### PROBLEM STATEMENT:
Print the line containing "Torino, pianta. Incisione" and each line after it through the end of the material below, exactly as it appears, but skip the pictures.

### THE DATA:
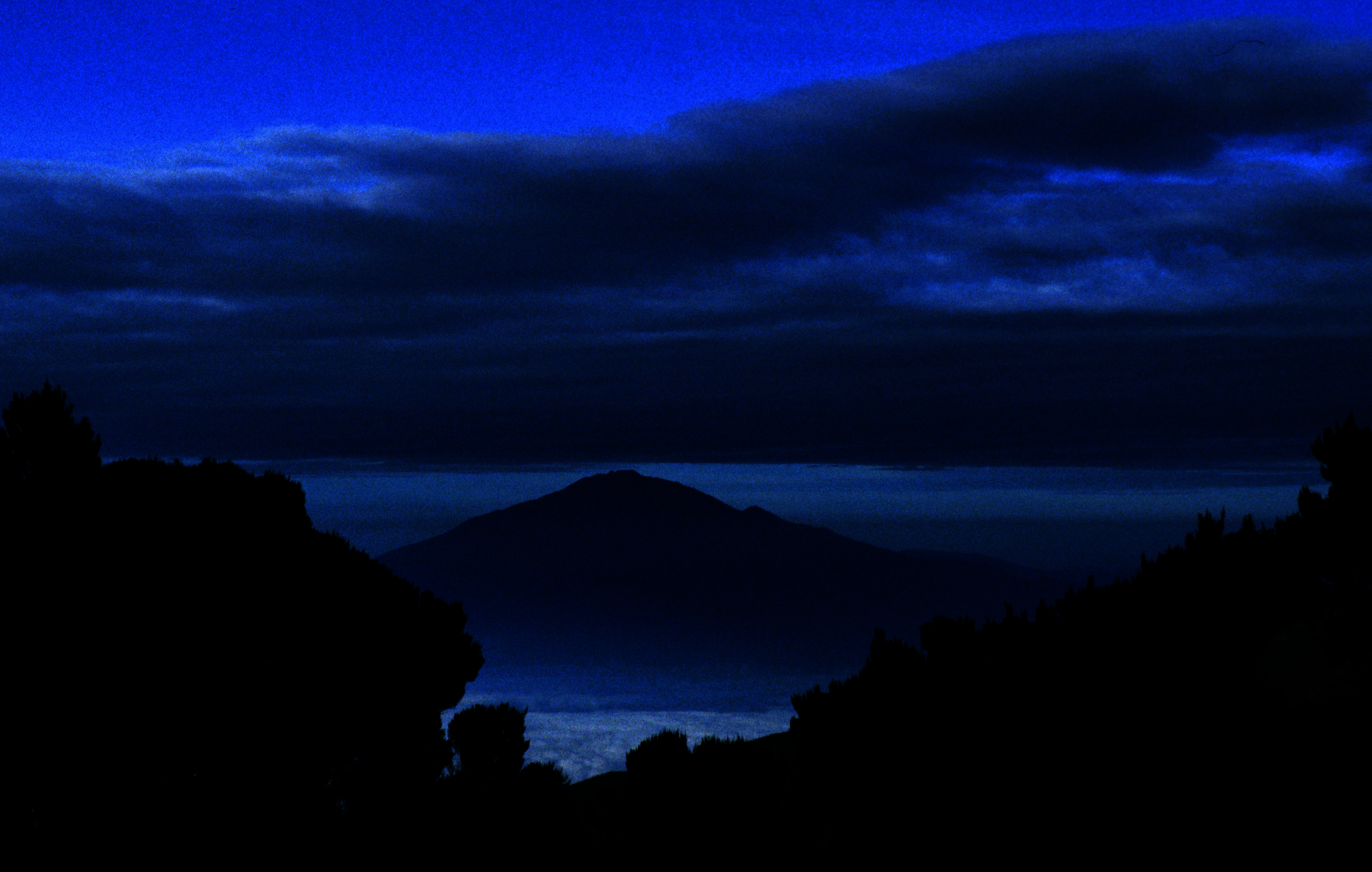 Mount Meru from Kilimanjaromount meru from kilimanjaro
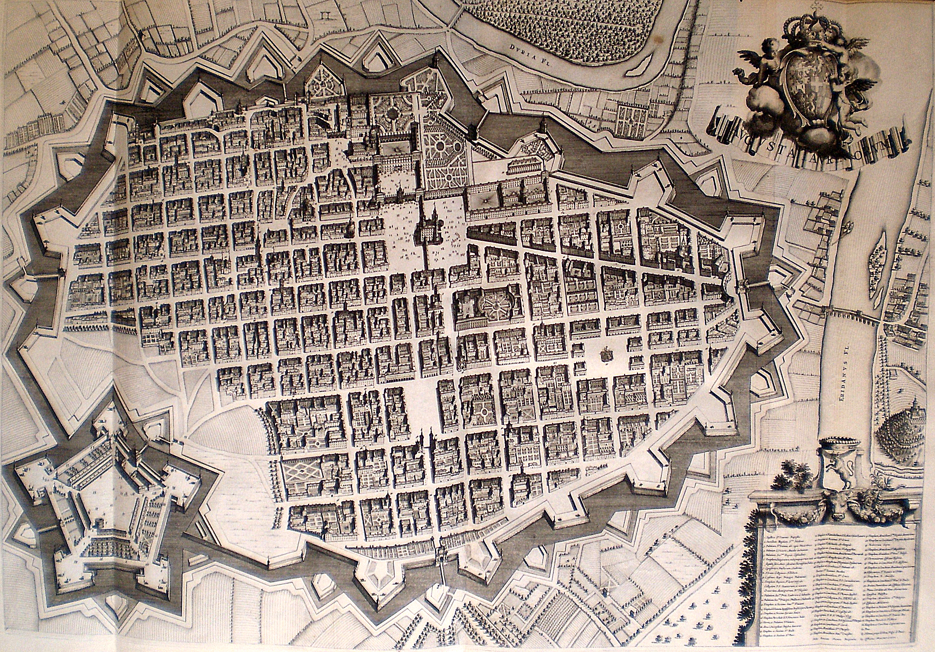 Torino, pianta. Incisione (mm 515x756), anonima su disegno del 1674 di Giovanni Tommaso Borgogno (Dal Theatrum Sabaudiae)
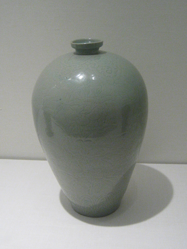 Goryeo celadon, Korea

### SOLUTION TO THE EXERCISE:
 Torino, pianta. Incisione (mm 515x756), anonima su disegno del 1674 di Giovanni Tommaso Borgogno (Dal Theatrum Sabaudiae)
 Goryeo celadon, Korea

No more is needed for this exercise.